Let C be a continuous and self-avoiding curve on the plane. A curve from A to B is called a C-segment if it connects points A and B, and is similar to C. A set S of points one the plane is called C-convex if for any two distinct points P and Q in S, all the points on the C-segment from P to Q is contained in S.
Prove that a bounded C-convex set with at least two points exists if and only if C is a line segment PQ.
(We say that two curves are similar if one is obtainable from the other by rotating, magnifying and translating.)

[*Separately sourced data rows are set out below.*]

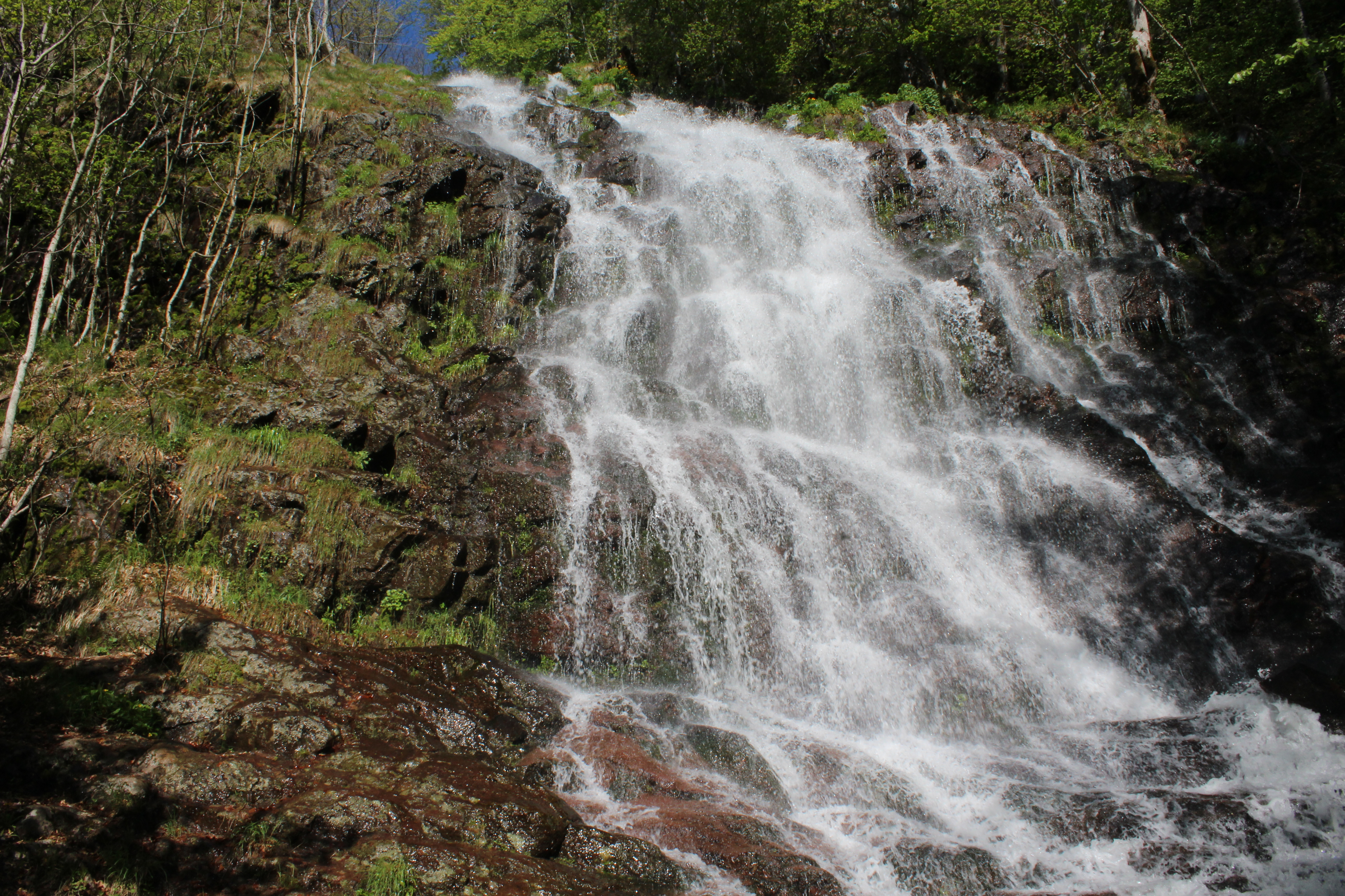 Srpski (latinica): Piljski vodopad na Piljskom potoku.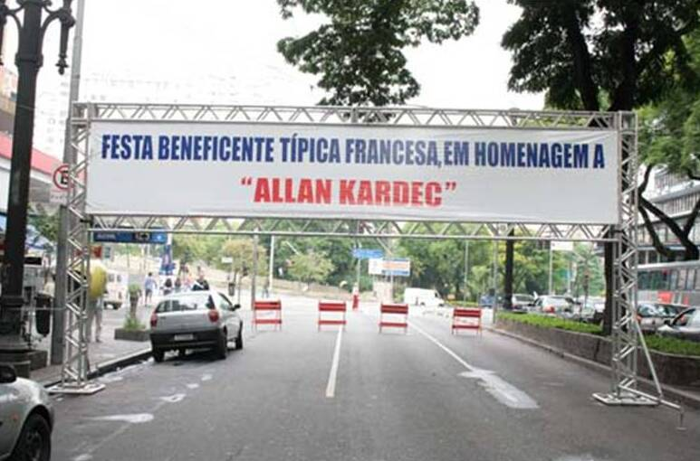 Les rues de Sao Paulo décorées aux couleurs françaises pour la fête de charité "Allan Kardec", en 2008.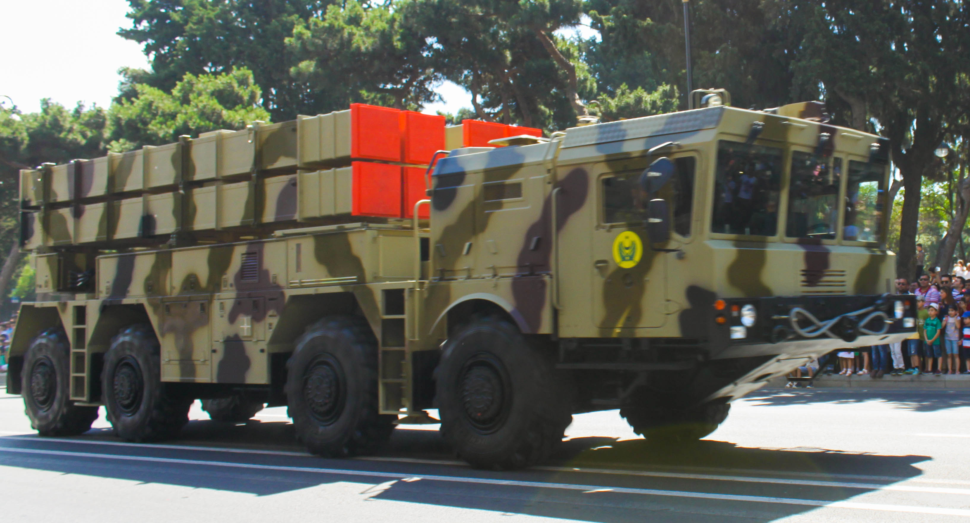 Military parade 2018

Cyrve의 Similarity의 정의에서 C를 magnifying 해도 좋다는 말이 reducing도 된다는 말을 포함하나요?
Yes. It is OK to shrink a curve to get a similar curve.
P와 Q를 연결하는 모든 C와 similar한 커브가 S 위에 있어야 하나요?
C와 similar한 모든 curve가 S 위에 있어야 겠죠. (많아야 4개 밖에 없지 않나요? 시작점 끝점이 고정되니까요)
Yes.. All curves from P to Q similar to C should be on S.
4개가 가능하다면 curve를 뒤집는 것도 되는건가요?
문제와 큰 상관은 없겠지만 지금 적힌 것만 읽어서는 뒤집어도 무관한 것 같네요.